Reflexioné un poco. Sabía que Ikky no volvería con la mafia; no se fiaría de ellos aunque le ofrecieran la oportunidad. Pero ahora había otro motivo. Llamé otra vez a Anne Riordan.

—Me voy a buscar a Ikky, no tengo más remedio. Si no te he llamado al cabo de tres días, ponte en contacto con Bernie Ohls. Voy a Flagstaff, Arizona, Ikky dice que se dirige allí.

—Eres un estúpido —gimió ella—. Se trata de una trampa.

—Un tal señor Grimes de Las Vegas me ha visitado con una pistola provista de silenciador. Lo he hecho desistir, pero no siempre seré tan afortunado. Si encuentro a Ikky y se lo comunico a Grimes, la mafia me dejará en paz.

—¿Condenarás a muerte a un hombre? —su voz era brusca e incrédula.

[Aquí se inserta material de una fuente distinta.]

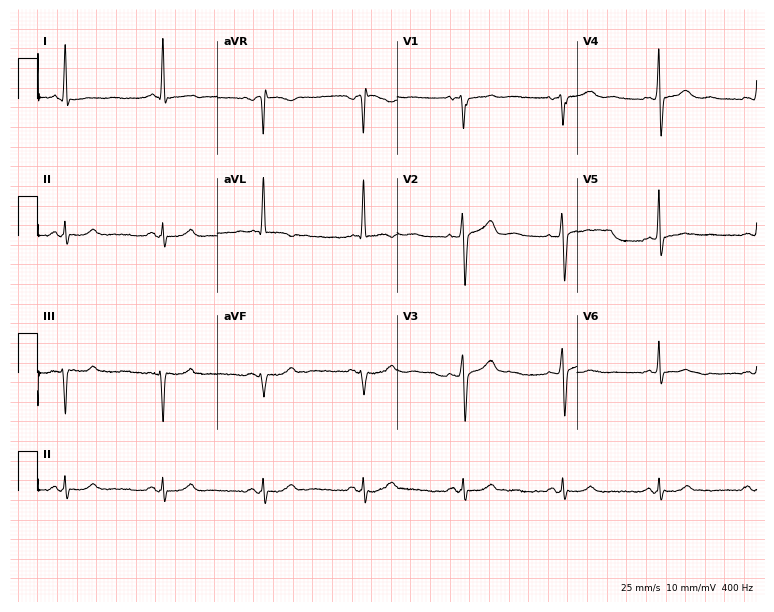
Standard 12-lead ECG recorded from a 63-year-old male patient (7.3-second recording at 400 Hz). None of these six findings is recorded: first-degree AV block, right bundle branch block (RBBB), left bundle branch block (LBBB), sinus bradycardia, atrial fibrillation (AF), sinus tachycardia. Findings outside these six are not listed.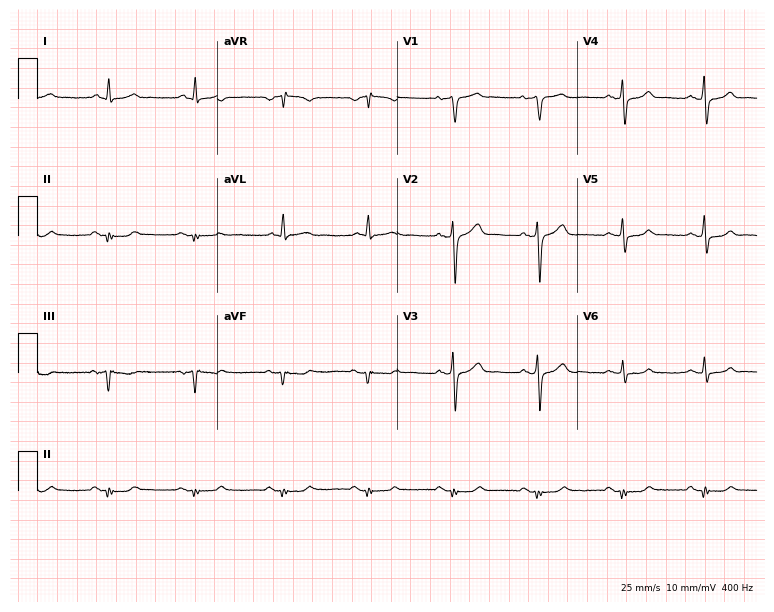
Standard 12-lead ECG recorded from a 63-year-old man (7.3-second recording at 400 Hz). None of these six findings is recorded: first-degree AV block, right bundle branch block (RBBB), left bundle branch block (LBBB), sinus bradycardia, atrial fibrillation (AF), sinus tachycardia. Findings outside these six are not listed.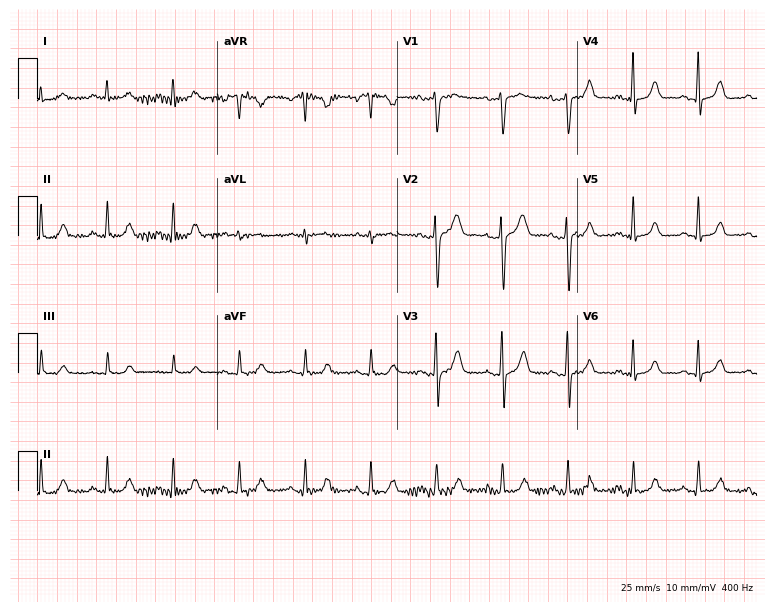
Resting 12-lead electrocardiogram. Patient: a 47-year-old female. None of these six findings is recorded: first-degree AV block, right bundle branch block (RBBB), left bundle branch block (LBBB), sinus bradycardia, atrial fibrillation (AF), sinus tachycardia.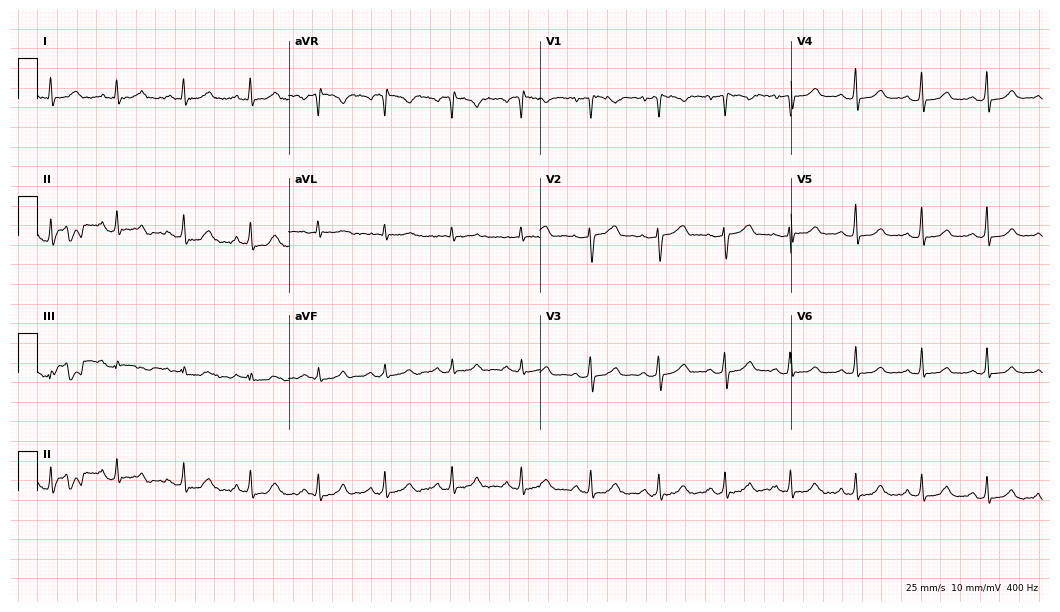
12-lead ECG from a female, 33 years old. Labelled as a normal ECG.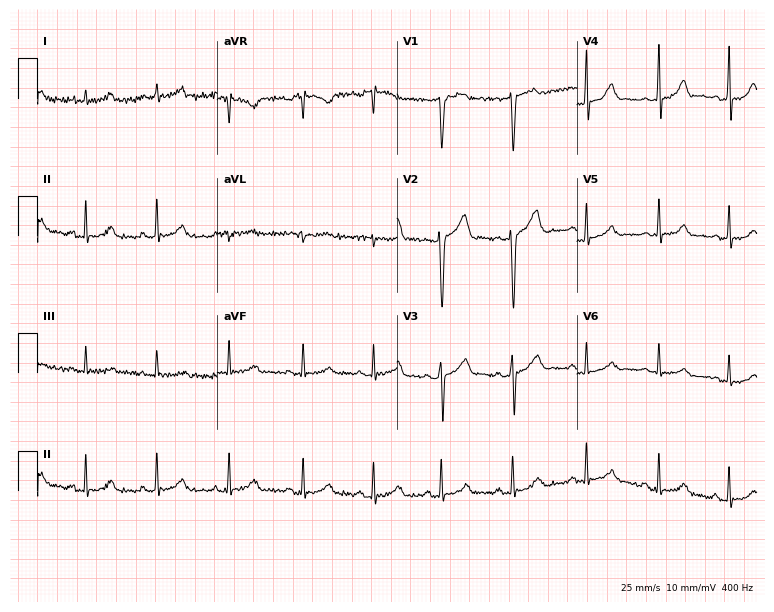
Resting 12-lead electrocardiogram. Patient: a 26-year-old female. Read as a normal ECG.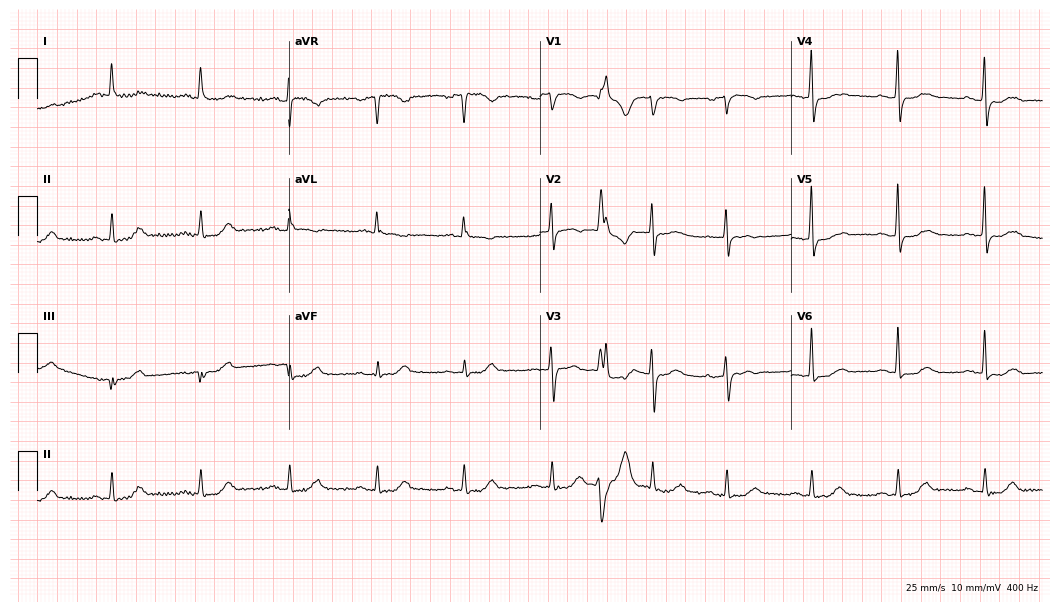
Resting 12-lead electrocardiogram (10.2-second recording at 400 Hz). Patient: a 74-year-old woman. None of these six findings is recorded: first-degree AV block, right bundle branch block, left bundle branch block, sinus bradycardia, atrial fibrillation, sinus tachycardia.

—No. Ya no estará allí cuando yo pase el informe. Tendrá que volar a Montreal, comprar documentos falsificados, Montreal es un sitio casi tan corrupto como éste, y huir a Europa en otro avión. Allí puede estar bastante seguro. Pero el Equipo tiene los brazos muy largos e Ikky tendrá mucho trabajo si quiere continuar vivo. Pero no le queda otra alternativa. O se oculta o recibe el lápiz.

—Qué listo eres, querido. ¿Y qué me dices de tu propio lápiz?

—Si pensaran matarme, no lo habrían enviado. Ha sido una especie de técnica disuasoria.

—Y tú no te dejas disuadir, guapo y maravilloso bruto.

—Pero estoy asustado, aunque no paralizado. Hasta la vista. No tengas ningún amante hasta que yo vuelva.

—¡Maldito seas, Marlowe!

Me colgó el teléfono y yo también lo colgué.

Decir lo que no debo es una de mis especialidades.

Salí de la ciudad antes de que los muchachos de Homicidios pudieran localizarme. Tardarían bastante en recibir una pista. Y Bernie Ohls no diría ni una palabra a ningún policía. Los hombres del sheriff y la policía municipal cooperan del mismo modo que dos gatos sobre una cerca.